An Overyssel Farmhouse.

A village clergyman is an important person, for he is held in high honour by his parishioners, and his larder is always well stocked free of cost. His income also is relatively larger than that of a town pastor, for besides his fixed salary he reaps a nice little revenue from the pastures belonging to the 'Pastorie,' which he lets out to farmers. The schoolmaster, on the contrary, is treated with but little consideration, and he often feels decidedly like a fish out of water, for though belonging by birth to the labouring class, he is too well educated to associate with his former companions and yet not sufficiently refined to move in the village 'society,' besides which he would not be able to return hospitality, as his salary only amounts to from £40 to £60 a year, and nowhere is the principle of reciprocity more observed than in Dutch hospitality in certain classes. In very small villages many offices are combined in one person, and so we find a prominent inhabitant blacksmith, painter, and carpenter, while the baker's shop is a kind of universal provider for the villagers' simple wants. The butcher is the only person who is the man of one occupation, though he, too, goes round to the neighbouring farms to help in the slaughtering of the cattle, and sometimes lends a hand in the salting and storing of the meat.

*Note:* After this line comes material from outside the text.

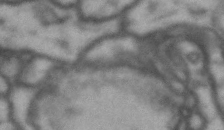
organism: Drosophila
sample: Brain

The farmers live just outside the village, and only come there when they go to the 'Raad' or on Saturday evenings when the week's work is done. They then visit the barber before meeting at the café for their weekly game of billiards. Every resident of the village also betakes himself to his 'club' or 'Societeit' on Saturday night, and just as the 'Mindere man,' i.e. farmers and labourers, have their games and discuss their farms, their cattle, and the price of hay or corn, so, too, the 'Notabelen' discuss every subject under the sun, not forgetting their dear neighbours.